Liawrungrueang Wongthawat, Sarasombath Peem, Maihom Titinat, Tantivorawit Waroon, Sugandhavesa Nantawit, Bunmaprasert Torphong
Department of Orthopaedics, Faculty of Medicine, Chiang Mai University, Chiang Mai, 50200, Thailand.
Ann Med Surg (Lond). 2021 Nov 23;72:103120. doi: 10.1016/j.amsu.2021.103120. eCollection 2021 Dec.
and importance: Forestier's disease, also known as a vertebral ankylosing hyperostosis or Diffuse Idiopathic Skeletal Hyperostosis (DISH), is a non-inflammatory enthesopathy that affects primarily elderly males and ossifies the anterolateral spine while sparing the intervertebral discs and joint spaces, especially at the cervical spine. Forestier's disease has resulted in the growth of large anterior cervical osteophytes that may compress the pharyngoesophageal region, producing dysphagia. However, symptomatic Forestier's disease presenting with dysphagia and cervical myelopathy is rarely observed.
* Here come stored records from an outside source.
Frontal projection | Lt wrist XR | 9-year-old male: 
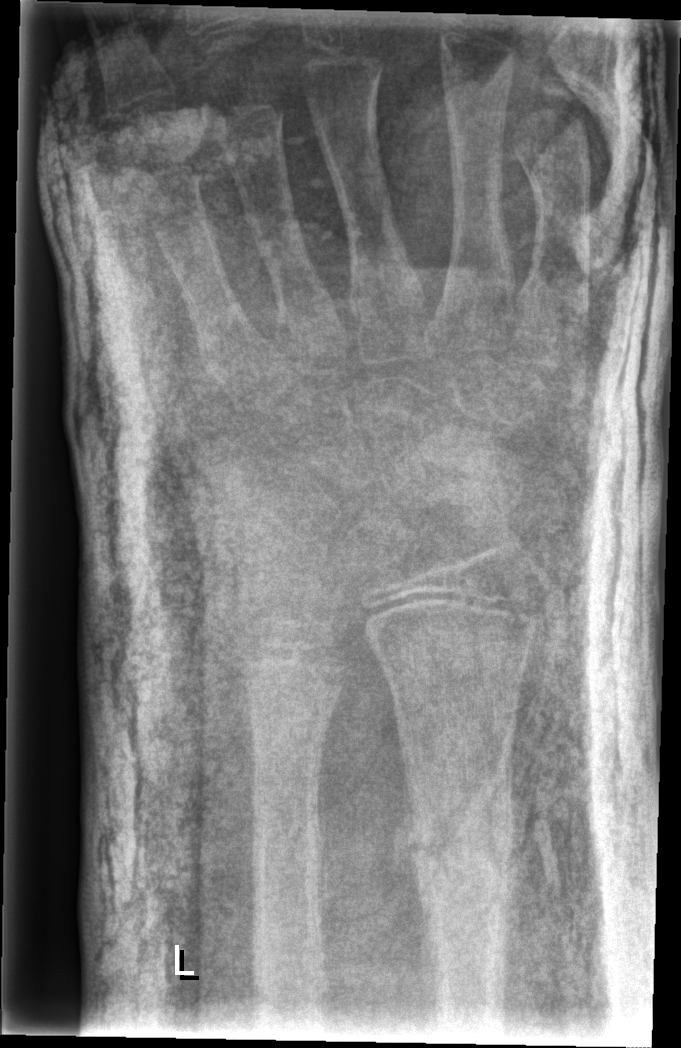
Q: What is the AO/OTA classification?
A: Fracture classified AO/OTA 23r-M/3.1
Q: Is there a fracture?
A: Bone fracture — (402, 817, 524, 883)
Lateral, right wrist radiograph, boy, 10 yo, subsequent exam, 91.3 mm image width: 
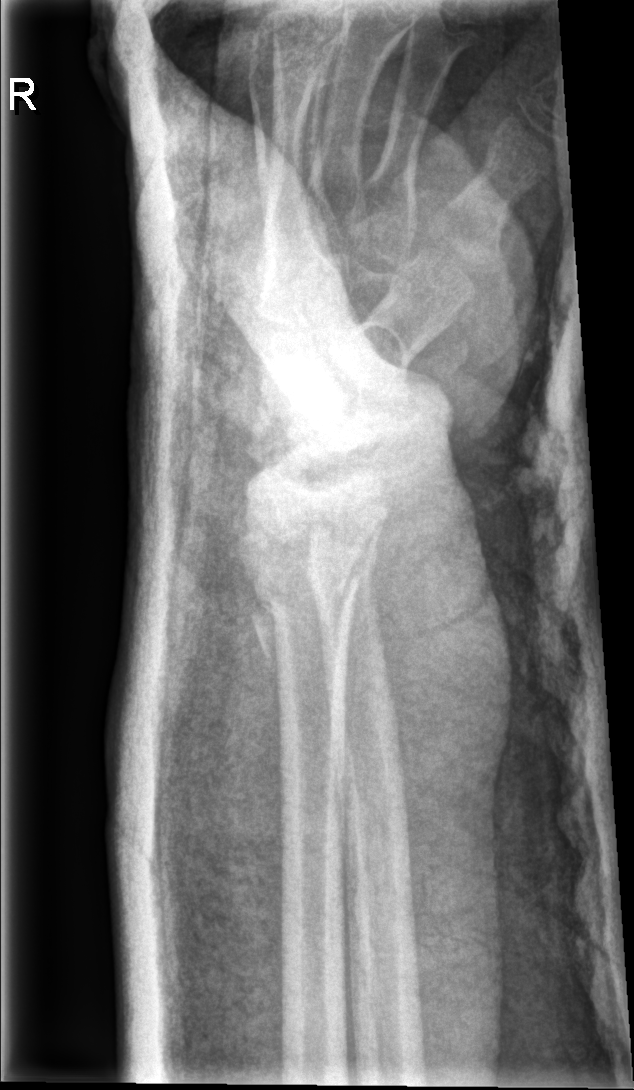 (pixel coordinates, top-left origin, xyxy)
Q: AO code?
A: AO code 23r-M/3.1; 23u-M/2.1; 23u-E/7
Q: Fracture present?
A: One bone fracture at (242, 558, 365, 654)
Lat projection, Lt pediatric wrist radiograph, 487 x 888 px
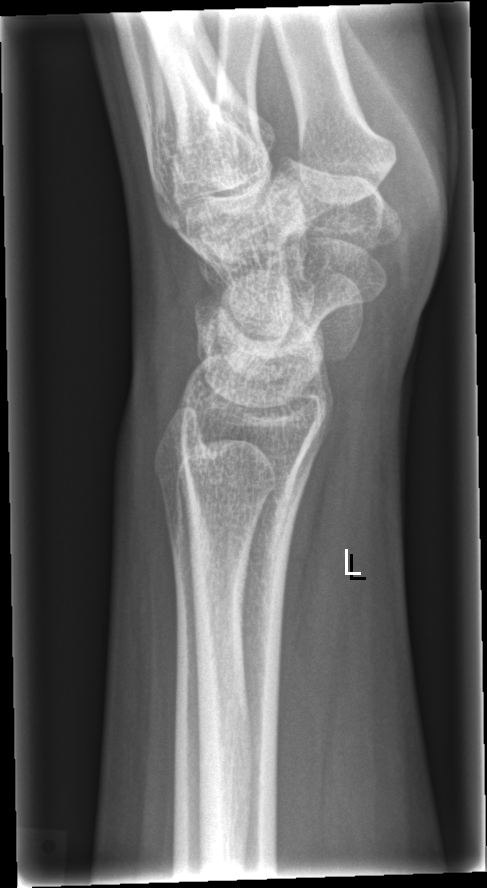 Bone fracture: none labeled
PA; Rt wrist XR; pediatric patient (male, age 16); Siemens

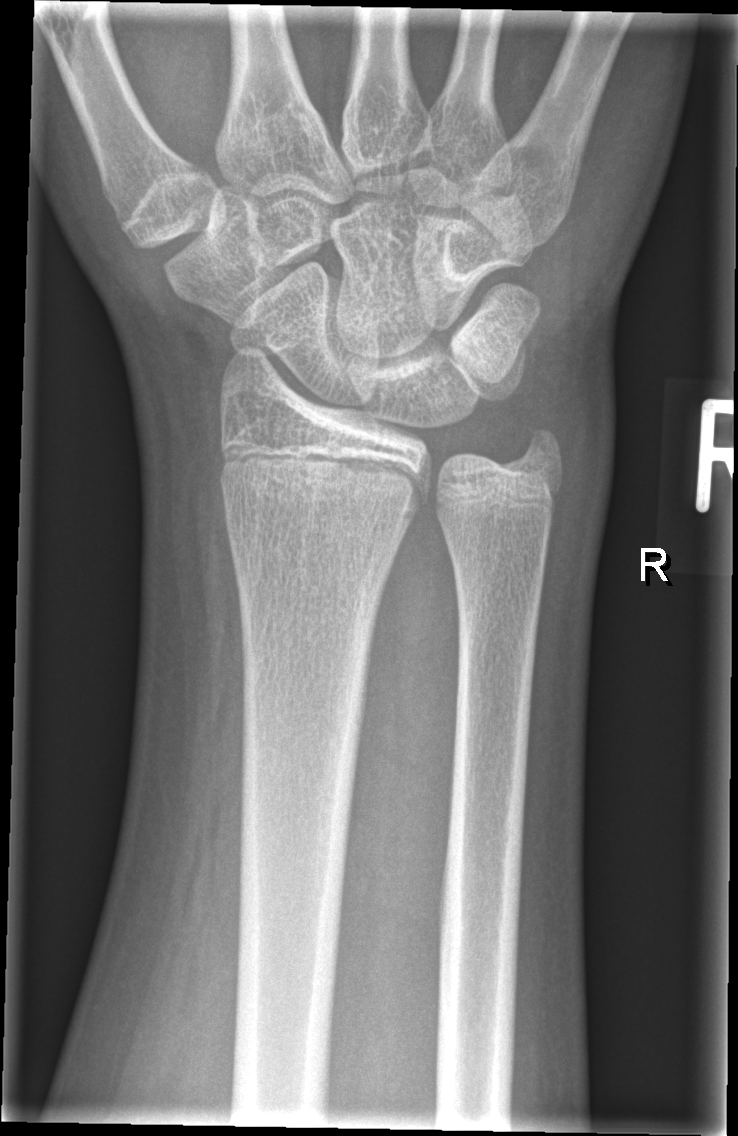
Q: Is there a fracture?
A: One Fx at (left=509, top=419, right=571, bottom=484)
Q: AO code?
A: AO/OTA classification: 23r-E/2.1; 23u-E/7
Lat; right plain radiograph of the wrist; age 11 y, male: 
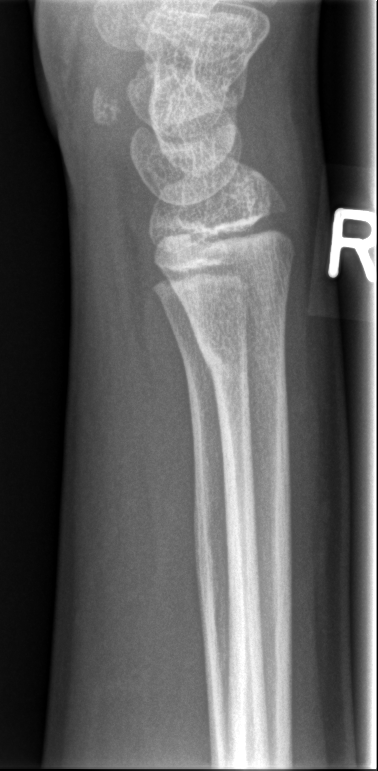
- Boxes as x1,y1,x2,y2 (top-left / bottom-right, pixel units).
- AO/OTA classification: 23r-M/2.1.
- Fx: 194 327 291 391.

A 48-year-old male presented with progressive dysphagia and cervical myelopathy. Based on the presence of radiographic study, Forestier's disease was suspected. Large anterior cervical osteophytes at C4-C6 levels compressed the pharyngoesophageal structure posteriorly. Multilevel degenerative discs compressing the C4 to C6 spinal cord were also seen on sagittal MRI T2-weighted images. Anterior cervical osteophytectomy with anterior cervical discectomy and fusion (ACDF) were performed. The patient made a complete neurological recovery and had no recurrent symptoms at the 5-year follow-up. The patient was extremely satisfied with this treatment and can improved his quality of life (QOL).
Treatment of symptomatic Forestier's disease with secondary dysphagia and cervical myelopathy is rare evidenced by the dearth of reports on surgical treatment. Surgical intervention appears to be safe, effective, and able to halt disease progression.
Anterior cervical osteophytectomy combined with ACDF with plate fixation is a preferred technique in both neural decompression and swallowing improvement. Surgical intervention, we consider, provides superior results than prolonged non-surgical treatments.
疾病概述及重要性:福里斯特尔病,也称为椎体强直性骨质增生症或弥漫性特发性骨肥厚(DISH),是一种非炎性附着点病,主要影响老年男性,使脊柱前外侧骨化,同时不累及椎间盘和关节间隙,尤其是颈椎。福里斯特尔病可导致颈椎前方出现大的骨赘,可能压迫咽食管区域,引起吞咽困难。然而,出现吞咽困难和颈椎脊髓病症状的福里斯特尔病很少见。
一名48岁男性出现进行性吞咽困难和颈椎脊髓病。基于影像学检查结果,怀疑为福里斯特尔病。C4 - C6水平的颈椎前方大骨赘向后压迫咽食管结构。矢状面MRI T2加权图像上还可见多个退变椎间盘压迫C4至C6脊髓。行颈椎前路骨赘切除术联合颈椎前路椎间盘切除融合术(ACDF)。患者神经功能完全恢复,5年随访无复发症状。患者对该治疗非常满意,生活质量得到改善。
有症状的福里斯特尔病伴继发性吞咽困难和颈椎脊髓病的治疗罕见,手术治疗的报道较少即证明了这一点。手术干预似乎安全、有效,且能够阻止疾病进展。
颈椎前路骨赘切除术联合带钢板固定的ACDF是神经减压和改善吞咽的首选技术。我们认为,手术干预比长期非手术治疗效果更好。